戦火をくぐり抜けた昭和13年の庁舎 ― 和歌山県庁舎本館
日本の官庁舎のなかで、これほど長く同じ役目を果たし続けている例は多くない。和歌山県庁舎本館は1938年(昭和13年)に完成した、明治の改革以降三代目となる県庁舎で、いまも県政の中枢として機能している。淡黄色のタイルが壁を覆い、二連アーチ窓が立面に整然と並び、頂部や玄関ポーチをテラコッタの装飾が飾る。平面はE字形で、正面の主棟の背後に中央棟と翼廊が伸びる。各部屋に採光と通風を行き渡らせるための工夫で、冷房のない時代には切実な配慮であった。

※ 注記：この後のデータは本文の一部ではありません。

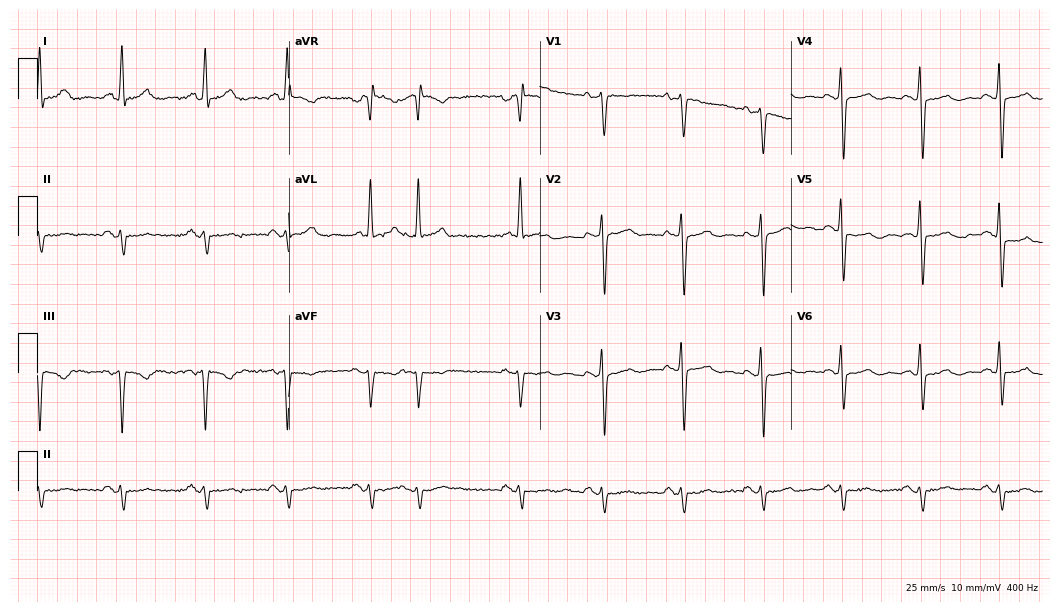
Resting 12-lead electrocardiogram (10.2-second recording at 400 Hz). Patient: a man, 74 years old. None of these six findings is recorded: first-degree AV block, right bundle branch block (RBBB), left bundle branch block (LBBB), sinus bradycardia, atrial fibrillation (AF), sinus tachycardia. Findings outside these six are not listed.

この建物は、1930年代に各県が競って建てた、格調ある鉄筋コンクリート造の庁舎の系譜に連なる。意匠は東京の国会議事堂を意識してまとめられ、同じ流れをくむ富山県庁舎とよく似た面立ちをもつ。正面の庭園から進むと、来訪者は車寄せを抜けてポーチへと上がる。御影石の床とテラコッタの花壇が、控えめな儀礼の調子をつくり出している。
不安の時代の、最新の建物
設計を担当したのは県技師の増田八郎で、よく似た富山県庁舎の設計監督を終えたばかりであった。最新の技術を取り入れるため、県は東京帝国大学教授で、日本における鉄筋コンクリート造と鉄骨造の開拓者であった内田祥三を監修者に迎えた。構造設計は内田の門下の大学院生・坪井善勝が担った。施工は清水組、現在の清水建設である。工事は1936年9月に始まり、1938年4月に完成した。

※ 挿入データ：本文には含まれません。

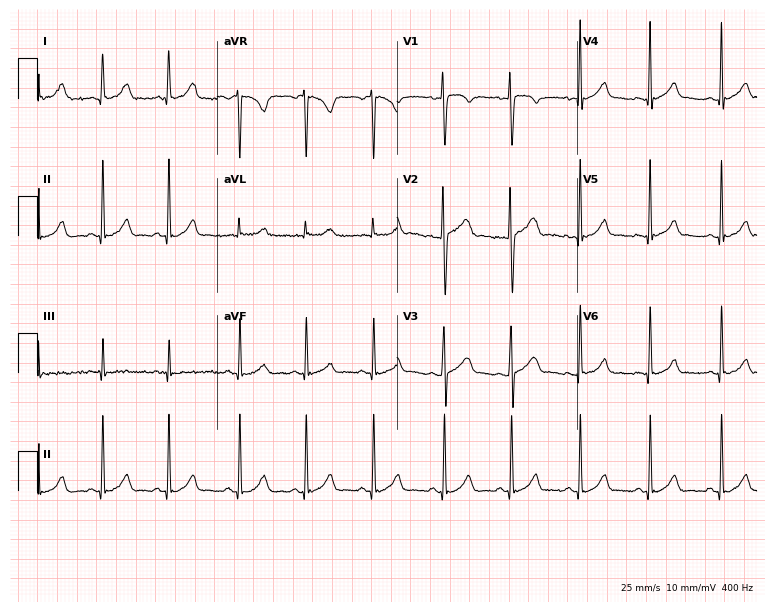
Electrocardiogram, a woman, 18 years old. Overall reading on record: normal ECG.

鉄筋コンクリート造の採用は、1923年(大正12年)の関東大震災を踏まえた選択であった。豪華さを競うのではなく、非常時にも機能し続ける、堅実で最新の建物が県の望みであり、その望みはかなえられた。1945年(昭和20年)の空襲で和歌山市中心部の多くが焼けたとき、県庁本館は火災をくぐり抜け、以後、補修と耐震補強を重ねながら使われ続けている。戦前の県庁舎で、いまも本来の用途で使われているものは、全国でも数えるほどしか残っていない。

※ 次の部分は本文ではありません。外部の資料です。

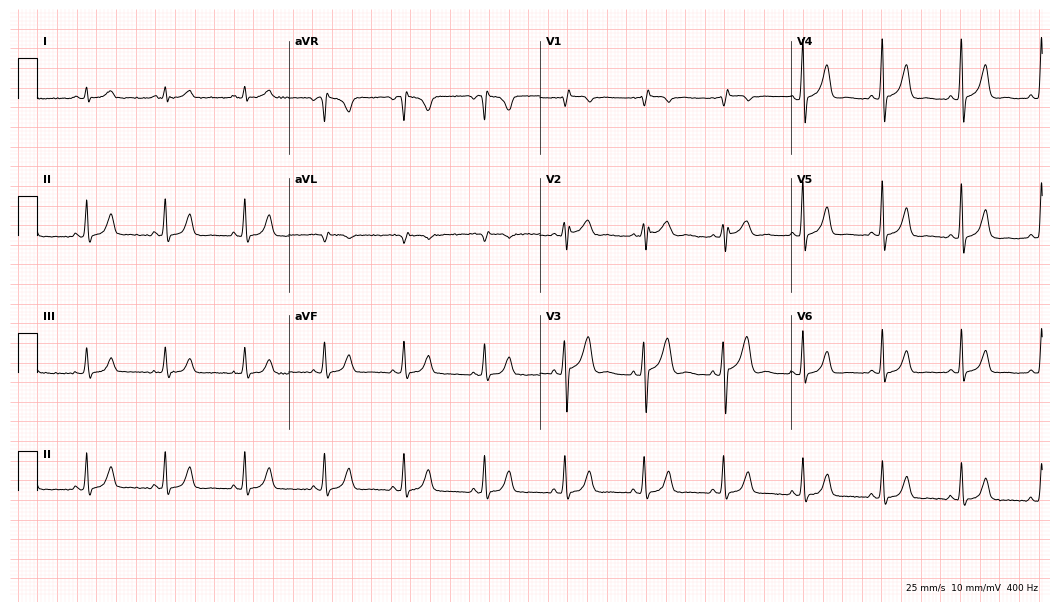
Electrocardiogram, a man, 57 years old. Of the six screened findings (first-degree AV block, right bundle branch block, left bundle branch block, sinus bradycardia, atrial fibrillation, sinus tachycardia), none is recorded.

建物は2013年(平成25年)、造形の規範となっているものとして、国の登録有形文化財となった。登録は、国宝や重要文化財への「指定」より緩やかな保護である。1996年に近代の建築を念頭に設けられたこの制度は、建築的・歴史的な価値を認めつつ、所有者である和歌山県が建物を現役で使い続けることを許す。
探しておきたいディテール
外観は、正面をゆっくり歩いて見る価値がある。視線を頂部と玄関へ上げると、テラコッタの仕事が集まっているのが分かる。窓まわり、出入口の額縁、車寄せの庇まわりに、その温かみのある焼物の装飾が、冷たいタイルに対して配されている。大きく張り出した庇をもつ深い車寄せそのものが、この建物で最も写真に撮られる見どころであり、設計者の儀礼的な意図を最も読み取りやすい部分でもある。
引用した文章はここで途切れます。